お陰で製造全般の管理・監督という経験したことのない分野まで勉強が出来ました。
特級はどちらかといえば、工場長のような工場経営までの分野も含まれますから、
良い経験で私のこれからの仕事に生かせると思います」と目を輝かす山田氏。
その山田陽一氏は現在、加工製造部加工グループシニアチーフとして、
また公的業務は平成14年4月から機械加工(作業はNC旋盤・マシニングセンタを中心とした)全般の技能検定委員として、
福井県職業能力開発協会から委嘱をうけ、八面六臂の活躍をされています。
「特級機械加工技術士」若手3人組でモノ作りに挑む
「現場でモノ作りと生産技術の経験が私の財産です」
生産管理部資材グループ・生産主任/山口正男氏
「国家検定の特級技能士合格は、私にとって一つの財産であり勲章かも知れません。
でも技能士合格にむかって、やってきた経験と努力が大事だったと思います。
受かる受からぬより、自分にとって何かがプラスになる。
特に仕事以外のことで、多くの勉強が出来ました。
いろんなことを知っていることは大事ですし、決して損なことはない」といい切るのは、
平成14年後期の特級技能士(機械加工)に合格した、山口正男氏です。
地元の県立春江工業高等学校機械科を卒業した昭和53年3月、マツウラへ入社した山口正男氏は、
地元の農家の次男として昭和34年5月生れ。
入社いらい13年あまりの平成4年まで、製造部の機械加工現場で切粉と油と挌闘しながら技能を磨いて、
製造部生産技術グループで工程や生産技術などの部門を3年。
そして平成7年に生産管理部資材グループに異動し、現在同部資材グループ主任として、
部材の仕入や外注先との接渉などに精力的に活躍しています。
入社から13年あまりの製造部は機械加工は、小型・大型の平面研削盤から中型・大型そして門形のマシニングセンタ、
さらに小物旋盤加工と機械加工部門の約6割以上の作業経験をもつ技能者。
その技能を生かして生産技術部門で製造現場の裏方・黒子を3年体験して、生産管理部資材グループで、
実際に機械加工を経験し技能をもっているだけに、部材の購入や外注先との接渉には、威力を発揮するのが、
山口氏の大きな強味でしょう。
技能検定1級合格が平成6年前期試験。
この時も加工経験が物を言ったのでしょうが、加工現場の約2/3近くの多分野の経験と技能が、多いに味方してくれたのでしょう。

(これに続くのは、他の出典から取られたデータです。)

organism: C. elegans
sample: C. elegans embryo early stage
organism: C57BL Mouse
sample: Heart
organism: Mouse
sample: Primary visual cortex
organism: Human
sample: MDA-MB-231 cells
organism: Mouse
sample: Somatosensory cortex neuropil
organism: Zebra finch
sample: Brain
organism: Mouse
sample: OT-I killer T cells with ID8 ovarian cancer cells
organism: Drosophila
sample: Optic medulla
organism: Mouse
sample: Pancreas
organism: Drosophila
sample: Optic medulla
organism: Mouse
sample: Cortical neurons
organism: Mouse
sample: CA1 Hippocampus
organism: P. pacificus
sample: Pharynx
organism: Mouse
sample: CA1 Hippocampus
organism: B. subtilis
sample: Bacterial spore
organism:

平成7年4月には福井県職業能力開発協会から技能検定委員の委嘱を受けたのも、その豊富な経験と技能が認められたからでしょうか。
「1級技能士だけですのに、とまどいもありました。
特級技能士への挑戦は、そんなとまどいを吹っ切る、ひとつの動機だったことは間違いありません」とは山口氏の言葉です。
1級合格後5年の実務経験が必修条件の特級受験は、そんな動機のほかに、中垣明照氏の独学での特級挑戦と合格、
そして会社の同僚でもあった、山田陽一氏との相互協力による頑張りが、大きな要素になったのでしょう。

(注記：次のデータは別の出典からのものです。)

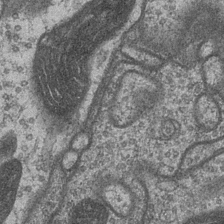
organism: Drosophila
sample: Optic medulla
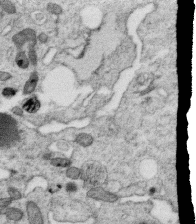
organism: C. elegans
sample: C. elegans oocyte; sperm cells
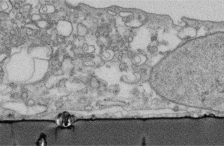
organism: Human
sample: Centriole in fibroblast cells
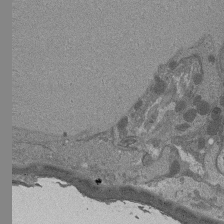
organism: Drosophila
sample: Antenna
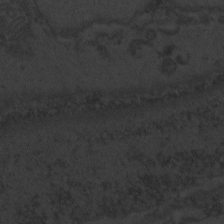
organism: Zebrafish
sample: Macrophage infected with Toxoplasma gondii
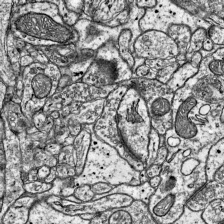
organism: Mouse
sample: Visual Cortex
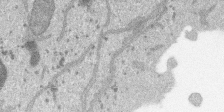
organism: Human
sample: Lung epithelial cells infected with SARS-CoV-2
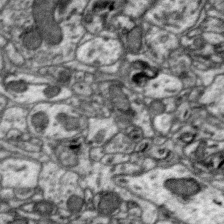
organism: Zebra finch
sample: Brain
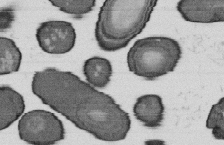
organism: B. subtilis
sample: Bacterial spore
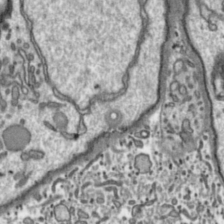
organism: Toxoplasma gondii
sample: Parasites in a vacuole inside a host cell
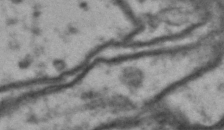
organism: Drosophila
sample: Brain
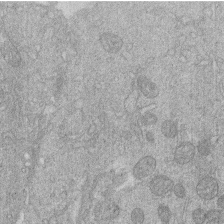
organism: Human
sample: Macrophage cells
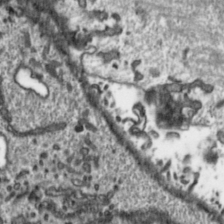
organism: Toxoplasma gondii
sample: Parasites in a vacuole inside a host cell
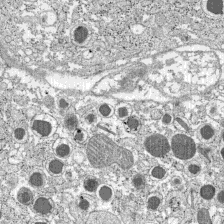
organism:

平成12年後期に実務が、平成14年後期に学科が合格し、みごと特級技能士、山口正男氏の誕生です。
「機械加工部門の特級技能士として、栄ある国家資格を取得できました。
しかし特級の試験は難しいですね。
試験の守備範囲や内容が、機械加工の実技や技能は、もう一級で終了しているから、
その上の異次元のものへの挑戦に応えねば、ならないんです。
工場管理全般を要求されますからね、正に工場長になるための入門編ともいえるものでしょうか。
私の場合は、実際の仕事がモノ作りの現場経験が入社歴25年余りの2/3以上。
それも機械加工でも2/3程度の仕事を携わりました。
その上、生産技術を3年と資材を7年強と、この経験が大きいですね。
8年前に生産技術グループから生産管理部資材グループへ異動したときも、
現場の経験が部材仕入先や協力工場の皆さんとの対話が、実に円滑に出来ました。
これらの経験は正に私の財産です。
特級技能士とこの財産をいかして、さらにさらに向上するよう自己研鑽をつづけるつもりです。

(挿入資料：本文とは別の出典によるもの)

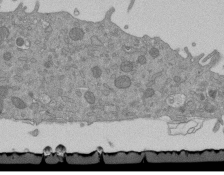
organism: Mouse
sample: ED-1 cell nuclei; centrioles
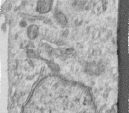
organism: Human
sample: Centriole in RPE cells
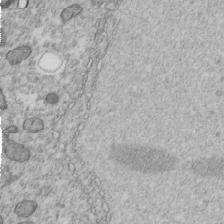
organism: C. elegans
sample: C. elegans embryo early stage
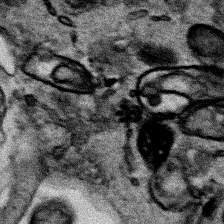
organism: Human
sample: Mitochondria in HCT116 cells
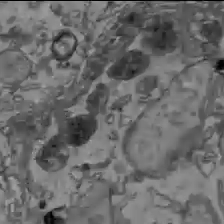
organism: C57BL Mouse
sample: Liver
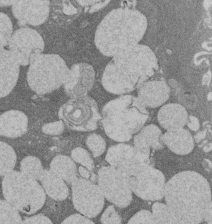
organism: Rat
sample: Salivary granule
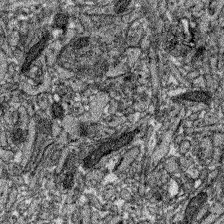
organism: Zebrafish
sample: Larval olfactory bulb

生涯が勉強です、といわれた大先輩の中垣さんの言葉通りですね。
まだまだ精進努力しなければ……」ときっぱり話される山口氏でした。
「特級技能士合格からが、本当の勉強です」
加工製造部加工グループ・チーフ/野村愼吾氏
「特級機械加工技能士を一発で合格」したのが、加工製造部で活躍中の中堅社員、野村愼悟氏。
職場では口数少なく目立たない存在だけに、特級技能士の一発合格は、大きな衝撃となってマツウラ製造部門全体を驚かせました。
「合格するまでは記憶することだけ。
先輩方に、いろんなことを教えてもらったことが、私にとって一番の勉強でした」と言葉少なに話す野村氏ですが、
内に秘められているパワーは想像も出来ない大きなものがあるのでしょうか。
昭和41(1966)年12月生まれの野村愼悟氏は、昭和60(1985)年4月に県立科学技術高等学校金属工学科卒業と同時にマツウラへ入社。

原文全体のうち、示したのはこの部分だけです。